MY WORLD IS AUTONOMOUS. It functions as a counterpoint to reality, and can be entered and exited freely. It’s a place for a walk, a trance, a look around or a weep. It is capricious, far away from our hardcore world, which is always about institutions, flaunting, declaration, confrontation, and resistance. Perhaps I am a pessimistic romanticist simply good at fantasizing. In ancient China, literati who were exiled turned to nature, meticulously representing the details of their landscape. Wasn’t that also a counterpoint to reality, in a way?

For “Blueprints,” I revisited several major threads of my “HX” exhibition last year at the Centre Pompidou: Sino-Soviet relations, computation in modern China, urbanization in Beijing, as well as connected histories like Chinese sci-fi and the legacy of collective-owned workers’ cinemas. While departing from these earlier inquiries, my film Nova, 2019, and the related virtual reality piece The Eternal Wave, 2020, have more complex and open structures. I don’t see my works as being about depersonalization. They tend to follow the same character arcs under different circumstances; I let these characters’ bonding take center stage. Think of the workers in Whose Utopia, 2006, the lovers in Asia One, 2018, the couple conversing fondly in La Town, 2014, the contemporary female architect and the formerly incarcerated person in Prison Architect, 2018, and China Tracy’s curious expedition of the virtual world in i.Mirror, 2007. Nova is about a father-son relationship that spans history and spacetime.

The immersiveness of virtual reality has been greatly exaggerated. In fact, the obstruction of immersion is VR’s greatest drawback. Its cumbersome headset, dizzying eyepieces, the lag between intent and control, distractive scene transitions, and popup notifications are constant reminders of its distance from “reality.” It hardly reaches the empathy effect provided by cinema. I’m interested in expanding VR’s boundary, to look beyond beauty, shock, and interactivity. I’m interested in virtual reality as agitprop, or whether or not it can disrupt experience as we know it. How will VR change our memories, our dreams?

At the end of the day, it doesn’t matter that we’ll never get to know the truth, including the historical truth. We can only look for its traces. My recent work considers China’s first computers. Where are the workers today who built them alongside Russian industrial advisers? What technologies and ideologies did those Russian industrial advisers leave behind exactly? In the Serpentine Galleries, we’ve reconstructed the foyer and kitchen of Beijing’s Hongxia Cinema, built in the 1950s. Its name means “red dawn.” My studio is now housed in this old theater, whose audiences mostly consisted of computer workers from a nearby factory. The building will soon be bulldozed to make way for high-rises.
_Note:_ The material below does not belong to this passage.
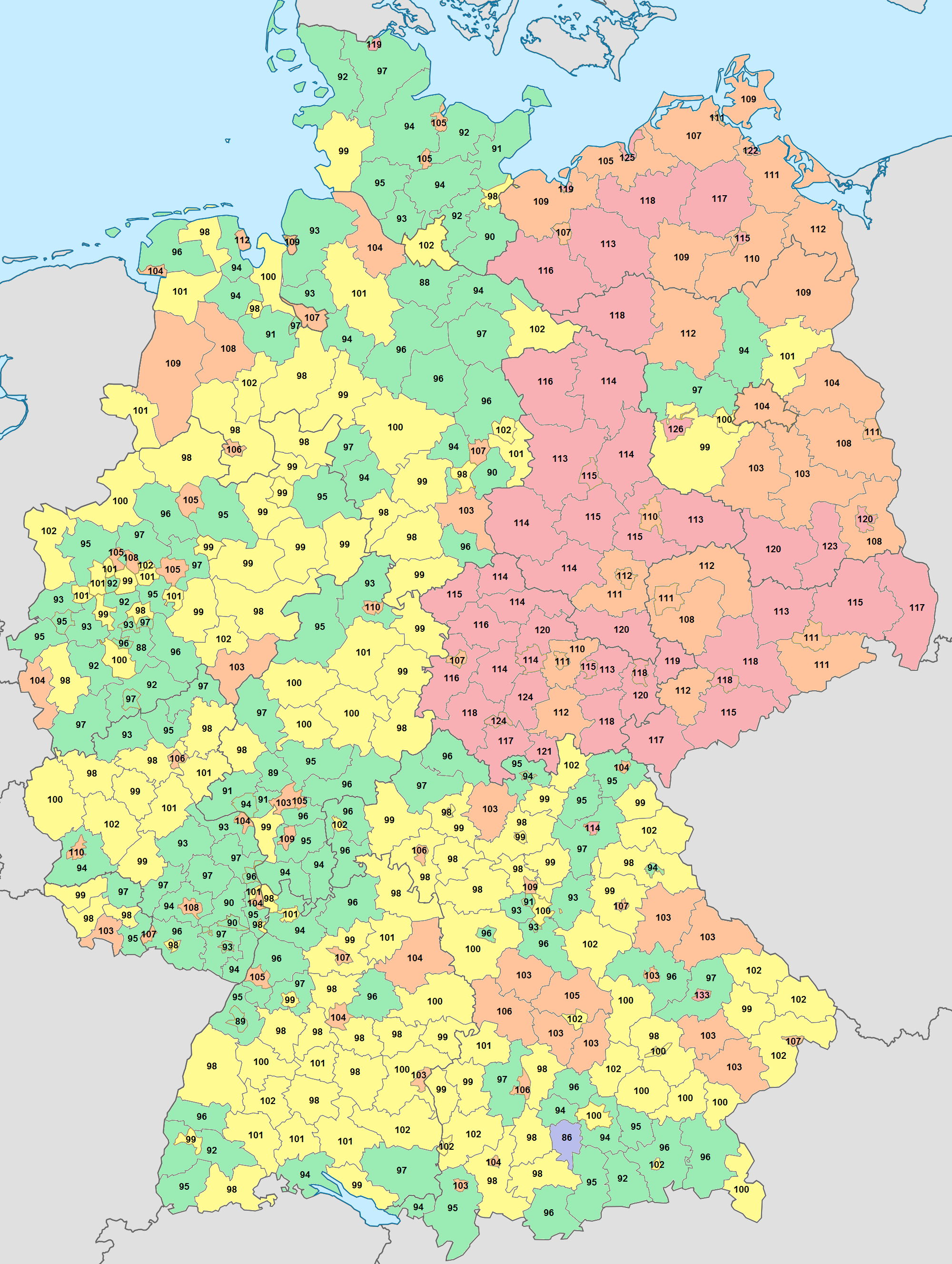 Die Karte zeigt die Geschlechterverteilung in Deutschland auf Ebene der Landkreise für die Altersklasse der 30- bis 39-Jährigen (heutige Elterngeneration). Die Werte geben an, wieviele Männer auf jeweils 100 Frauen diesen Alters im Landkreis entfallen. Rot sind Werte über 112,5 Männern pro 100 Frauen, orange zwischen 102,5 und 112,5, gelb zwischen 97,5 und 102,5, grün zwischen 87,5 und 97,5 und blau unter 87,5 Männer pro 100 Frauen. Die Daten beziehen sich auf den Zensus 2011; der Durchschnittswert dieser Altersklasse für Deutschland lag bei 100,8 Männern pro 100 Frauen.
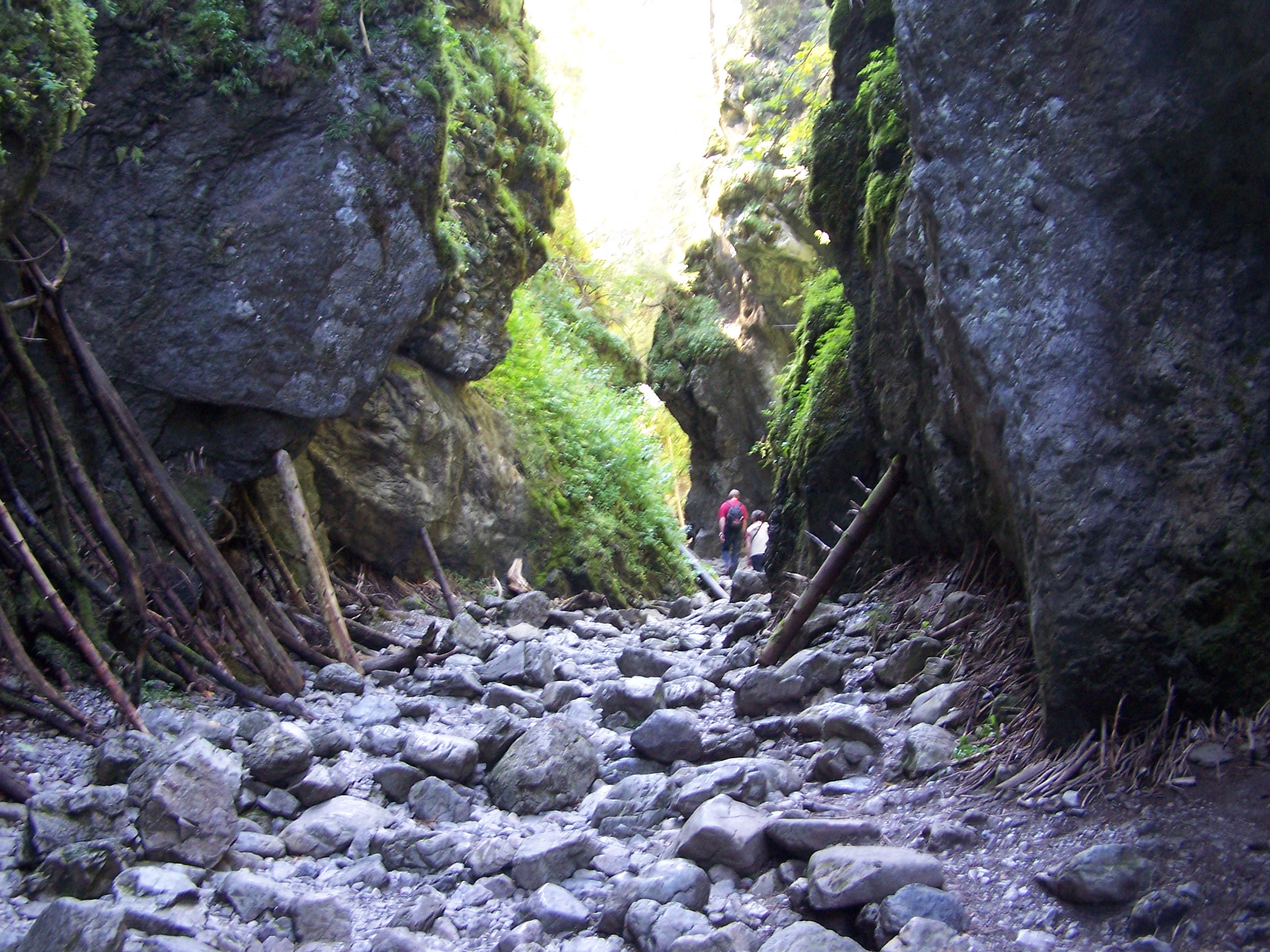 Wąwóz Kraków (Tatra Mountains, Dolina Kościeliska)

We spent a lot of time retrieving the original film projector and old tickets, realia that became part of the reconstruction effort.
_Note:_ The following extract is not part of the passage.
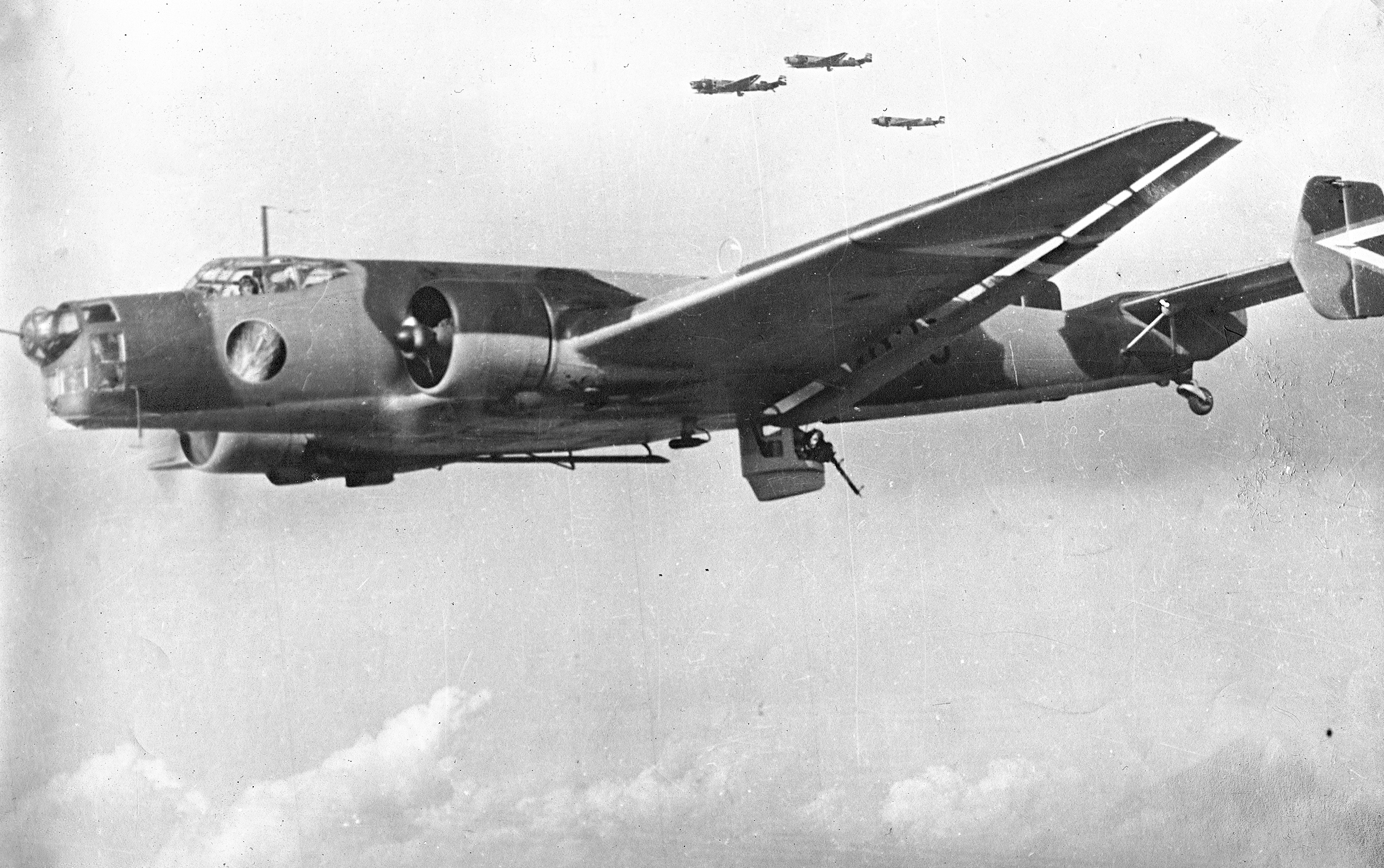 Junkers Ju-86 K-2 típusú repülőgépek. Tags: transport, vehicle, Royal Hungarian Air Force, airplane, Junkers-brand, military, Hungarian air force, Gerrman brand, weapon Title: Junkers Ju-86 K-2 típusú repülőgépek.
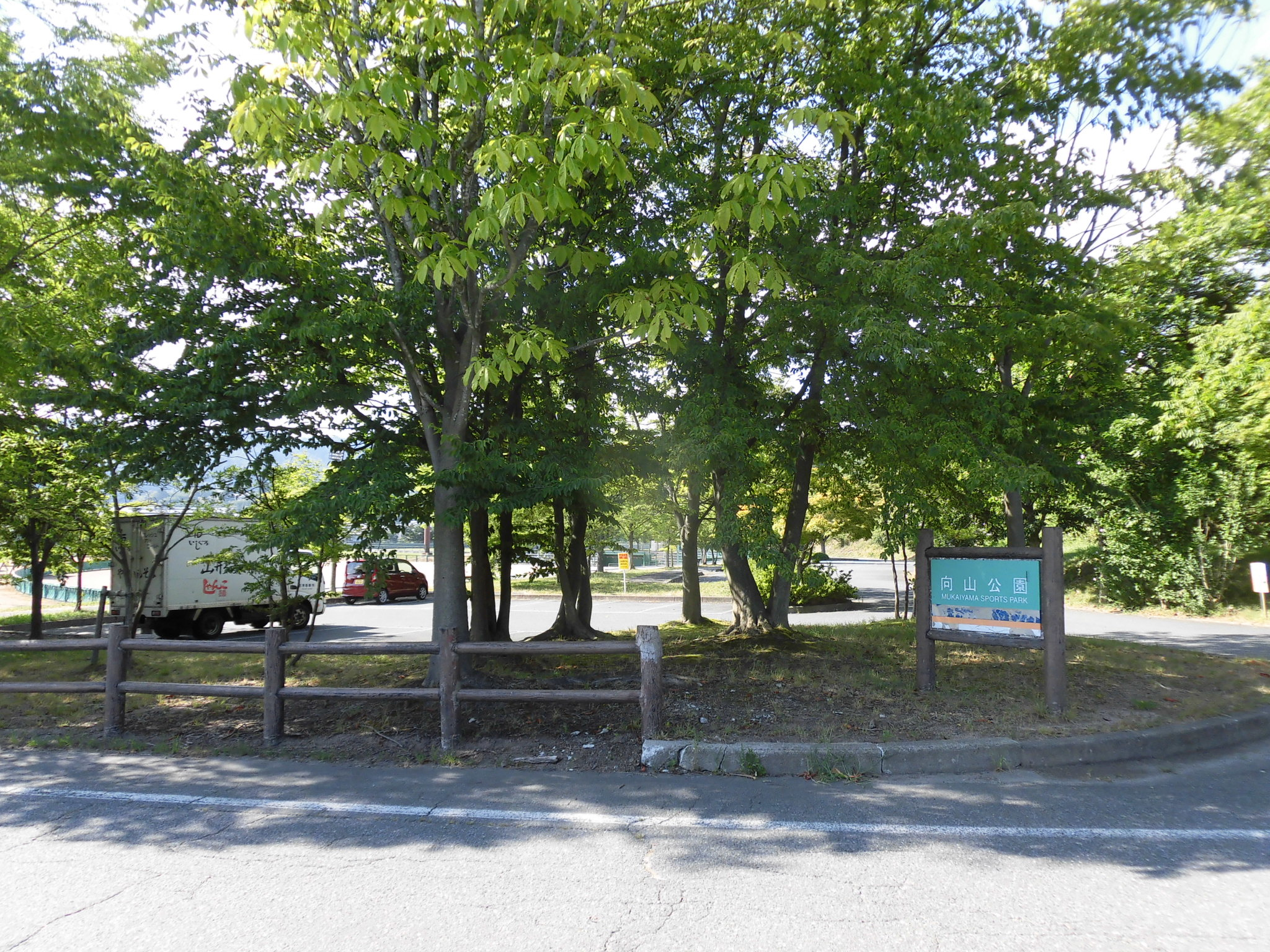 向山公園。山形県南陽市宮内に所在。運動公園。

But my work is neither about ordering and archiving things nor about revealing forgotten histories. Those are jobs for museums. I just built a circus on top of the ruins, raised the curtain, and did some magic tricks. Blew sand from the ground, the sand turned into rain. We are sandwiched between the “real” world and cyberspace, and through acceleration and diffusion of attention, we accept such changes rapidly. Before doubts are even formed, our thoughts are interrupted by funny videos sent by friends, or by our ecstasy for the hundreds of “likes” that a selfie earns in ten minutes. More is less. Everything is a datum and everything performs for data. We critique and dance at the same time. By the time we are about to leave this world, we might feel like we have never lived.